Death is rare but symptomatic patients often need prolonged observation.

Hypotension, bradycardia, respiratory depression, hypothermia, miosis, apnea, and coma have been noted following overdose. The hypotension may be preceded by hypertension. Signs and symptoms generally occur within 4 hours and generally resolve within 24 to 48 hours.

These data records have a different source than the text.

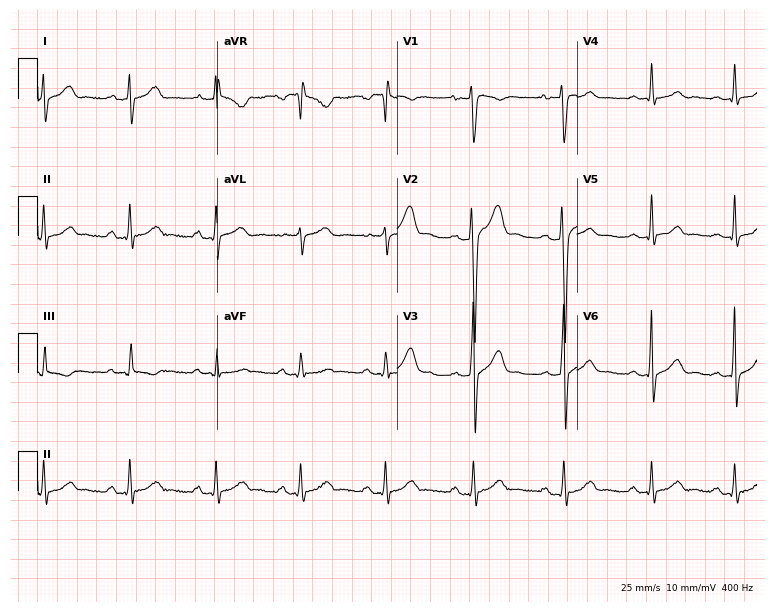
12-lead ECG (7.3-second recording at 400 Hz) from a 29-year-old man. Labelled as a normal ECG.
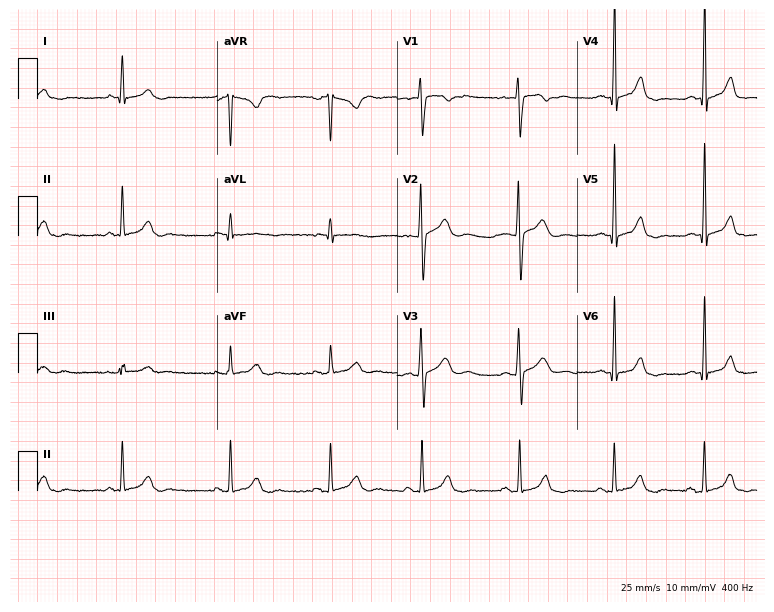
ECG (7.3-second recording at 400 Hz) — a female patient, 34 years old. Labelled as a normal ECG.
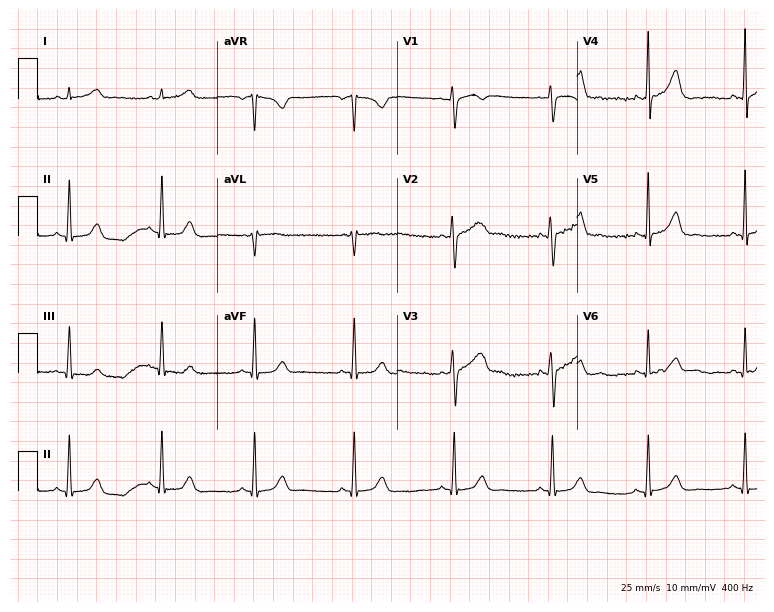
12-lead ECG from a 26-year-old female patient (7.3-second recording at 400 Hz). No first-degree AV block, right bundle branch block (RBBB), left bundle branch block (LBBB), sinus bradycardia, atrial fibrillation (AF) or sinus tachycardia recorded for this tracing.
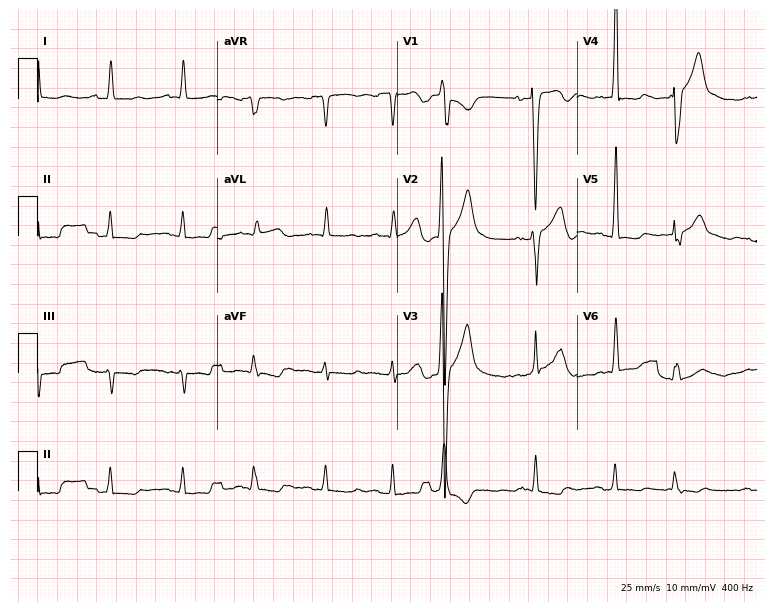
12-lead ECG (7.3-second recording at 400 Hz) from a 71-year-old male. Screened for six findings — first-degree AV block, right bundle branch block, left bundle branch block, sinus bradycardia, atrial fibrillation, sinus tachycardia — none is recorded.
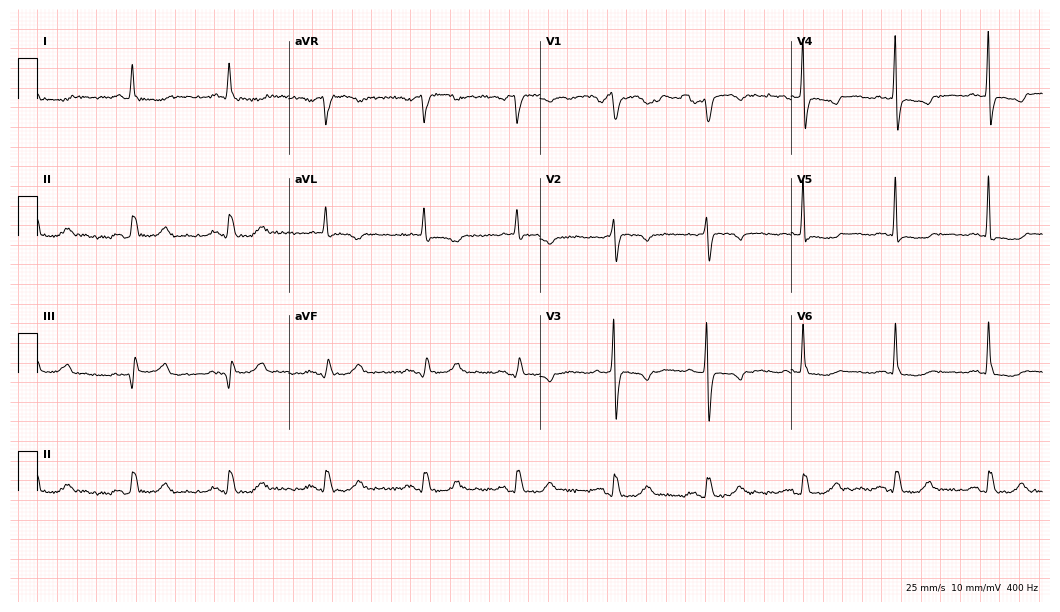
ECG (10.2-second recording at 400 Hz) — a female patient, 70 years old. Screened for six findings — first-degree AV block, right bundle branch block (RBBB), left bundle branch block (LBBB), sinus bradycardia, atrial fibrillation (AF), sinus tachycardia — none is recorded. Other findings, if any, are not listed.
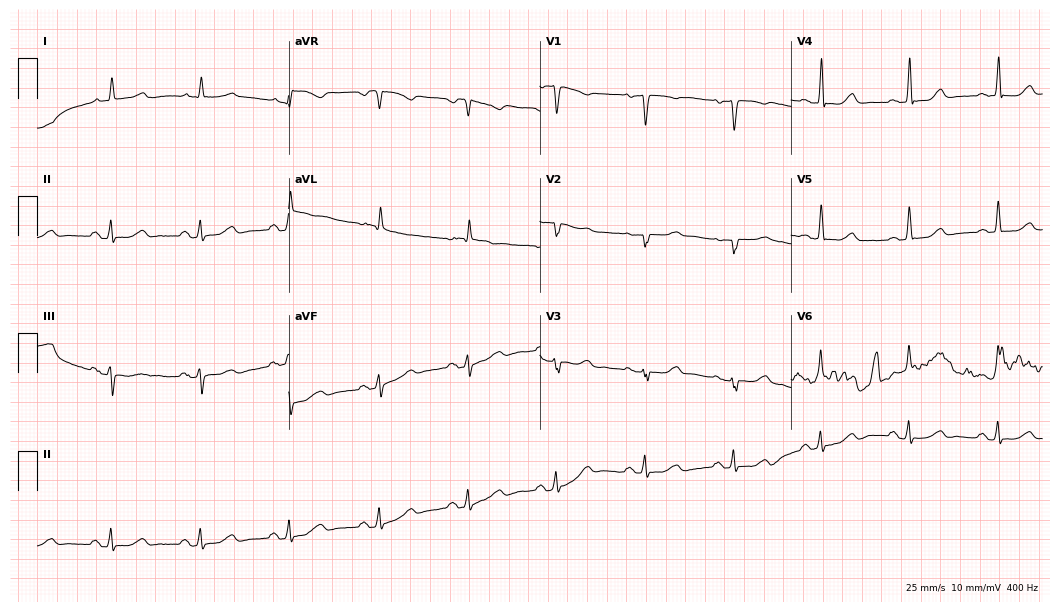
ECG — a woman, 71 years old. Screened for six findings — first-degree AV block, right bundle branch block, left bundle branch block, sinus bradycardia, atrial fibrillation, sinus tachycardia — none is recorded. Findings outside these six are not listed.
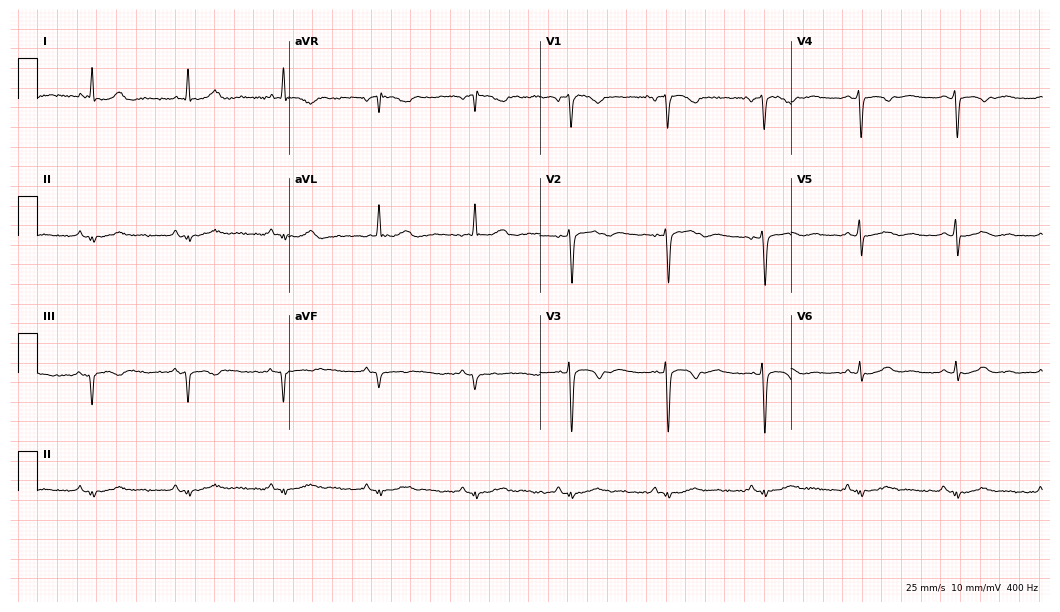
Electrocardiogram (10.2-second recording at 400 Hz), a 64-year-old man. Of the six screened findings (first-degree AV block, right bundle branch block, left bundle branch block, sinus bradycardia, atrial fibrillation, sinus tachycardia), none is recorded.
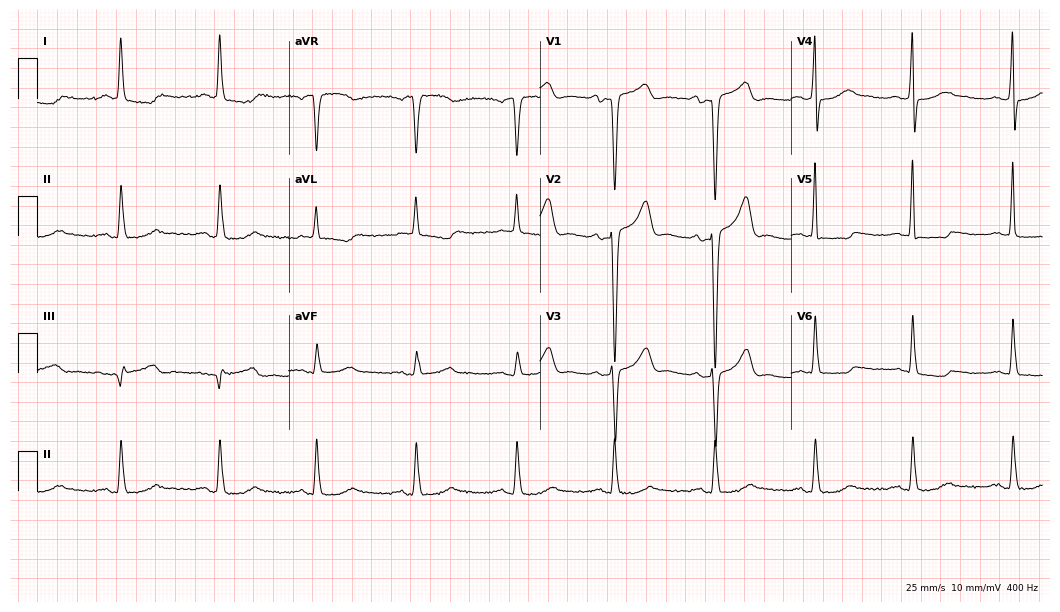
Resting 12-lead electrocardiogram. Patient: a male, 59 years old. None of these six findings is recorded: first-degree AV block, right bundle branch block, left bundle branch block, sinus bradycardia, atrial fibrillation, sinus tachycardia.

Clonidine and the other drugs in this class are central α2 -adrenoceptor agonists that stimulate post-synaptic α2 -adrenergic receptors in the vasomotor centre of the medulla, leading to enhanced activity of inhibitory neurons and subsequent decreased sympathetic outflow. Some may also act peripherally on α-receptors to cause a pressor response that is usually overshadowed by the central effects in therapeutic doses. Methyldopa is metabolised to alpha-methylnoradrenaline, which is thought to stimulate alpha2 adrenoceptors. It also appears to act as a false neurotransmitter, and have some inhibitory actions on plasma renin activity. Methyldopa reduces the tissue concentrations of dopamine, noradrenaline, adrenaline, and serotonin.

Clonidine, moxonidine and rilmenidine also bind to specific imidazoline receptors, but the significance of this is unclear. Clonidine is classified as a partial agonist of α-receptors because it also inhibits the effects of other α-agonists.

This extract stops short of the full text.